Store type,zarr.storage.ConsolidatedMetadataStore
Chunk store type,zarr.storage.FSStore


Such `root[{path string}]` access shows that data is organized by directory-like (so called 'Group') structure. (DON'T use Win-stype `\` seperator)

You can interactively navigate it! (needs Kernel, [not working in Colab](https://github.com/QuantStack/ipytree/issues/32#issuecomment-647098636))

In [19]:
root.tree() # click + to expand that directory and - to fold it, no heavy data download

Tree(nodes=(Node(disabled=True, name='/', nodes=(Node(disabled=True, name='1125km_SSMF', nodes=(Node(disabled=…

In [20]:
root['1125km_SSMF'].tree() # sub-groups also have tree function

Tree(nodes=(Node(disabled=True, name='1125km_SSMF', nodes=(Node(disabled=True, name='src1', nodes=(Node(disabl…

Still, data is only downloaded when it gets sliced

In [21]:
data = root['1125km_SSMF/src1/-1dBm_ch1_1/recv'][:10000] # slicer [:] would download the whole file

The convenience data API introduced at begining is an extra layer built on top of such direct access. 
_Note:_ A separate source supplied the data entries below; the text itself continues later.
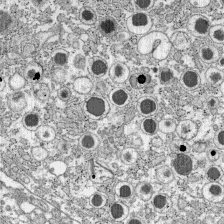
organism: C57BL Mouse
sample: Pancreatic islet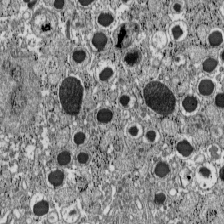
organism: C57BL Mouse
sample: Pancreatic islet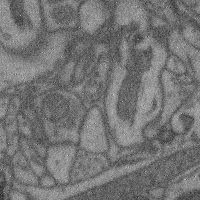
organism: Mouse
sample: Cerebral cortex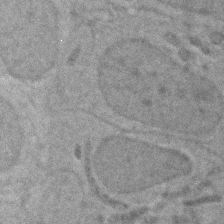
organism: Zebrafish
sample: Zebrafish embryo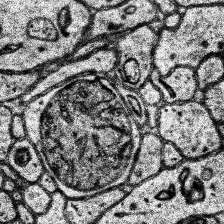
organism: Human
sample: Temporal Lobe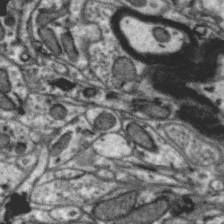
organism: Zebra finch
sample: Brain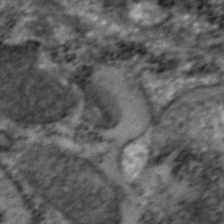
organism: Zebrafish
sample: Zebrafish embryo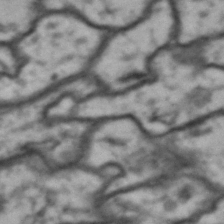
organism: Drosophila
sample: Brain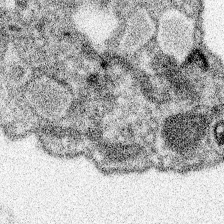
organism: Spongilla lacustris
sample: Neuroid cell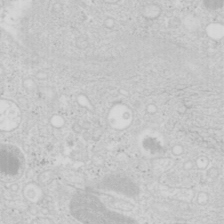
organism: Mouse
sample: Pancreas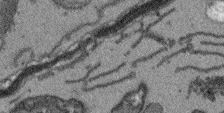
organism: Arabidopsis thaliana
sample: Root tip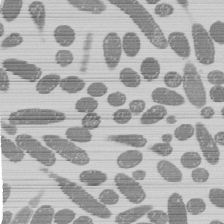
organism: E. coli
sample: Bacterial nucleoid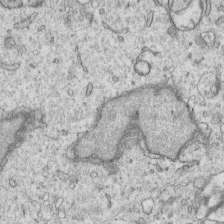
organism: Human
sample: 1205lu cells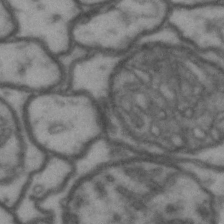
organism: Drosophila
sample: Brain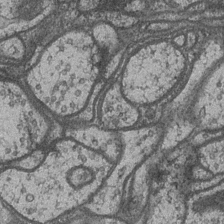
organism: Drosophila
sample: Optic medulla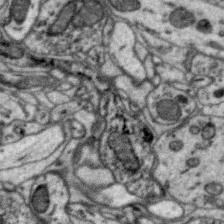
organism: Zebra finch
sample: Brain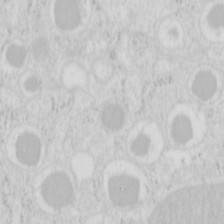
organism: Mouse
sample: Pancreas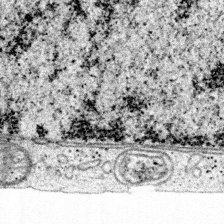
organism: Human
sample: HeLa cells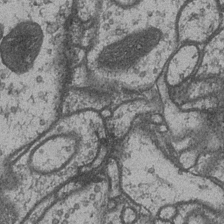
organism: Drosophila
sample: Optic medulla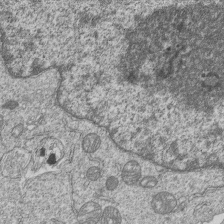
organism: Human
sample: MDA-MB-231 cells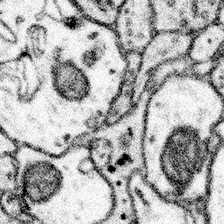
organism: Mouse
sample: Somatosensory cortex neuropil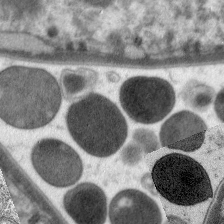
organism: C. elegans
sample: Pharynx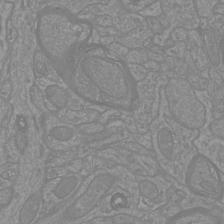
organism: Mouse
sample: Cortical neurons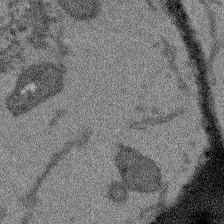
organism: Arabidopsis thaliana
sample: Root tip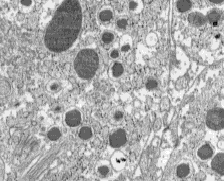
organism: C57BL Mouse
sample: Pancreatic islet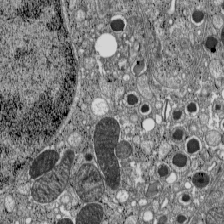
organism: C57BL Mouse
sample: Pancreatic islet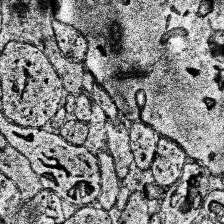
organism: Human
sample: Temporal Lobe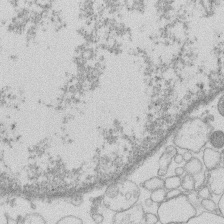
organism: Human
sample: Macrophage cells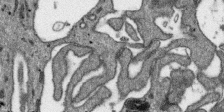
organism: Human
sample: Lung epithelial cells, uninfected (mock) control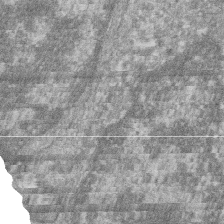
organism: Zebrafish
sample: Cilia; retinal pigment epithelium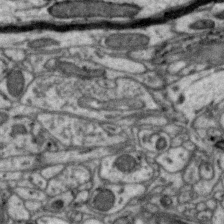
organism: Zebra finch
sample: Brain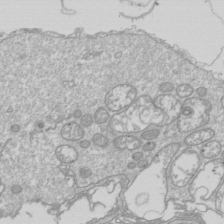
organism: Drosophila
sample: Cell division; meiosis; drosophila spermatocytes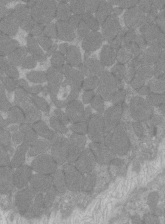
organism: C57BL Mouse
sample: Tibialis anterior muscle cell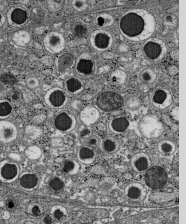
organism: C57BL Mouse
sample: Pancreatic islet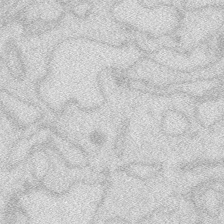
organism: Zebrafish
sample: Macrophage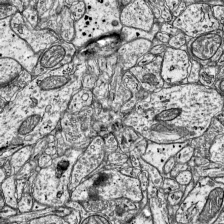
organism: Mouse
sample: Visual Cortex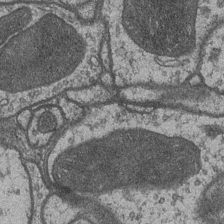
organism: Drosophila
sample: Optic medulla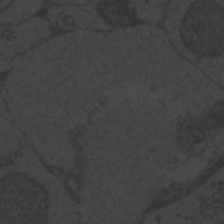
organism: Zebrafish
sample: Macrophage infected with Toxoplasma gondii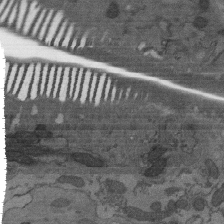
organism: C. elegans
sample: AFD neurons C. elegans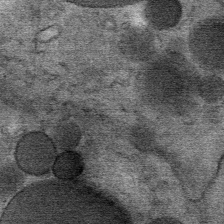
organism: Mouse
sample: Mouse Salivary gland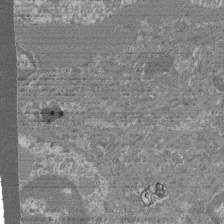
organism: Mouse
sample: Glomerulus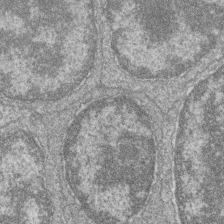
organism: Zebrafish
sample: Cilia; retinal pigment epithelium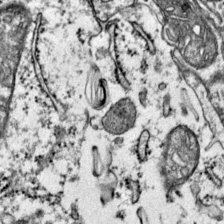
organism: Mouse
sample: Primary visual cortex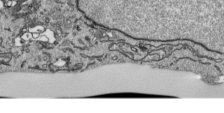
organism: Human
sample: Mitochondria in HCT116 cells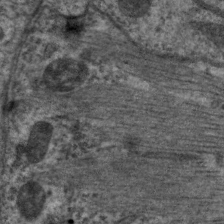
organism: C. elegans
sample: Pharynx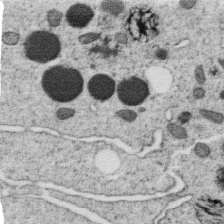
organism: C. elegans
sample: C. elegans oocyte; sperm cells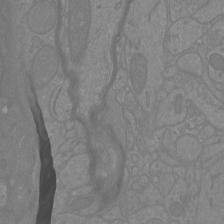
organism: Mouse
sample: Cortical neurons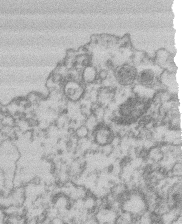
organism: Mouse
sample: T cell stromal cell synapse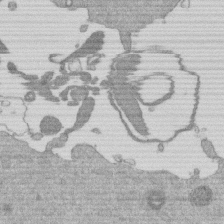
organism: Mouse
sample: Dividing mouse embryo 1 cell stage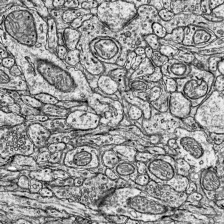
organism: Mouse
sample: Visual Cortex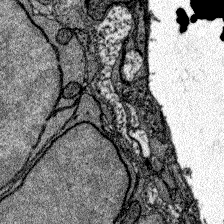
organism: Zebrafish
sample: Larval olfactory bulb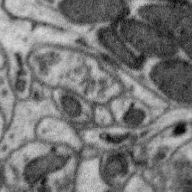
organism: Zebra finch
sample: Brain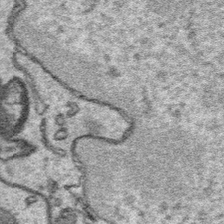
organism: Platynereis dumerilii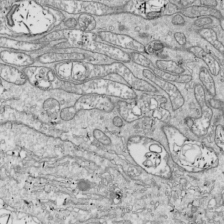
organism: Drosophila
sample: Cell division; meiosis; drosophila spermatocytes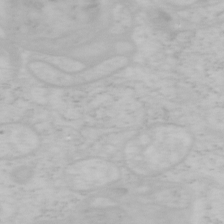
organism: Mouse
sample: OT-I killer T cells with ID8 ovarian cancer cells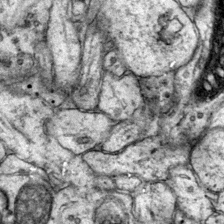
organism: Mouse
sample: Primary visual cortex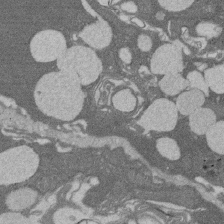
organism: Rat
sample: Salivary granule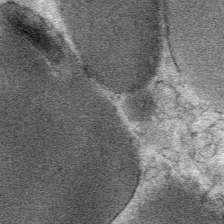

## Clone the entire remote store

Though we suggest using remote store with local cache layer to achieve on-demand data query, we still provide single function to clone the entire data store conveniently.

The entire data store has size of around 27 GB, so clone it if you have good bandwidth.

``` python
import sys

labptptm2.clone_store('./labptptm2', log=sys.stdout)  # copy the entire store to ./labptptm2 !

# once the local store is ready, you need to update labptptm2.config.store

labptptm2.config.store = './labptptm2'

# it is suggested to use configuration file
```

Fiannly, no more data downloading and caching, data would be loaded from the local store directly from now on.